The estimatedCostUsd field on each spec tells you the expected cost.

For BYOK runs:

  • Your API cost + $2 = Total cost
  • Use your API provider’s pricing calculator for token estimates

For platform key runs:

  • max(estimatedCostUsd × 1.4, $5) = Your cost
  • Margins vary; more complex specs = higher margins

Tips to reduce costs:

  1. Use a cheaper model — If the spec’s minModel allows it:

    // Instead of Opus
    model: "claude-sonnet-4"  // Cheaper, sufficient for many specs
  2. Lower maxLoops — Fewer iterations = lower cost. Default is 50:

    maxLoops: 25  // Faster and cheaper, but may not complete
  3. Lower maxBudgetUsd — Set a hard limit:

    maxBudgetUsd: 10  // Stop early if costs exceed $10
  4. Use BYOK — If you have volume discounts from your API provider, BYOK is cheaper


Troubleshooting

”Run stuck in pending_payment”

Your payment failed or timed out in Stripe checkout. Complete checkout again or request a new run.

”Run stuck in provisioning”

The coordinator service is experiencing issues. Wait 5 minutes, then cancel and retry.

”budget_exceeded status”

Your run hit the maxBudgetUsd limit. Request a new run with a higher budget.

”stall status”

The agent couldn’t make progress. Review the error message — usually means the spec’s success criteria are too strict or the agent needs guidance.

”Run output is missing or incomplete”

Output files may still be uploading. Wait a few seconds and refresh. If still missing, the container may have run out of disk space — request a new run with a simpler spec.


Security Considerations

✅ Safe

  • Output files are private to your user account
  • API keys are encrypted at rest and in transit
  • Specs run in isolated Docker containers
  • Network traffic is HTTPS only

⚠️ Caution

  • Specs can access all environment variables you provide
  • Specs can write files to /workspace (your output directory)
  • Specs run with internet access (can make outbound HTTPS calls)
  • Don’t run untrusted specs from unknown authors — Review the spec’s source files before running

API Reference

See API Reference — Managed Runs Module for:

  • request(...) — Initiate a managed run
  • cancel(...) — Cancel a pending or running run
  • getById(...) — Fetch run details and status
  • getForUser(...) — List your runs
  • createCheckoutSession(...) — Create Stripe checkout for platform key runs

FAQ

Q: Can I reuse my API key across multiple managed runs? A: Yes. Provide userApiKeyEncrypted on each request; it’s securely stored and only decrypted during execution.
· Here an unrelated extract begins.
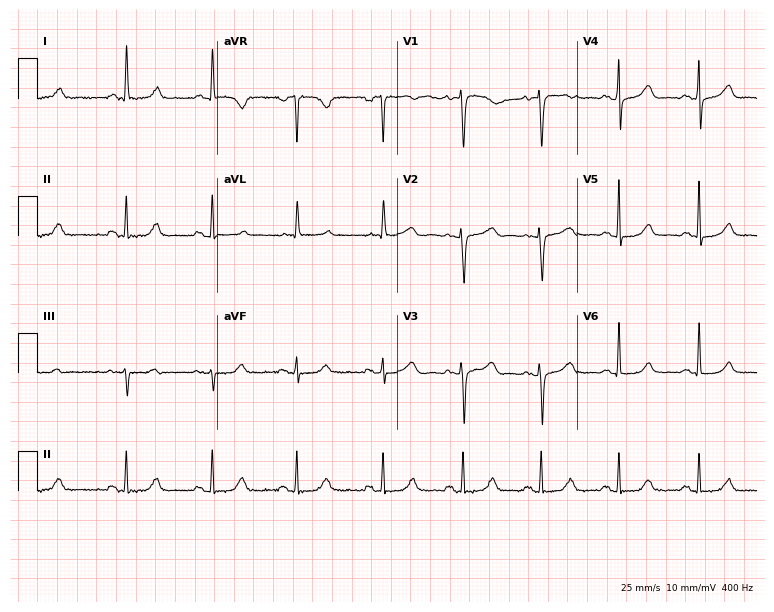
Standard 12-lead ECG recorded from a 67-year-old female. Read as a normal ECG.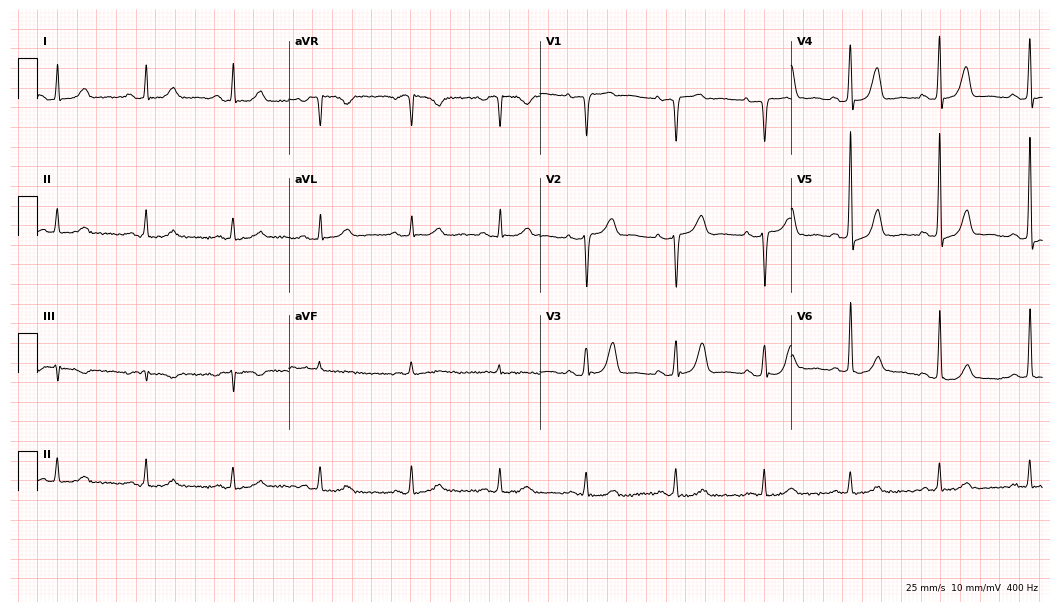
12-lead ECG from an 84-year-old female (10.2-second recording at 400 Hz). No first-degree AV block, right bundle branch block, left bundle branch block, sinus bradycardia, atrial fibrillation or sinus tachycardia recorded for this tracing. Other findings, if any, are not listed.

Q: What happens if my API key is invalid? A: The run fails during provisioning (status: error) with a message like “Failed to authenticate with API provider.” No charge if using BYOK; full charge if using platform key.

Q: Can I cancel a run and get a refund? A: Yes, if cancelled before the run starts (status: pending_payment or queued). Refunds for runs that started are prorated based on API tokens used.

Q: How long are outputs stored? A: 30 days. Download them to your own storage for long-term keeping.

Q: Can I schedule a spec to run daily? A: Not yet. Phase 2 will include cron-like scheduling.

Q: Is my source code safe? A: Yes. Specs run in isolated containers. SpecMarket never sees your output files’ source code unless you explicitly export it.


Getting Help

Managed Runs will be a first-class feature of SpecMarket. During Phase 2, expect rapid iteration and improvement based on user feedback.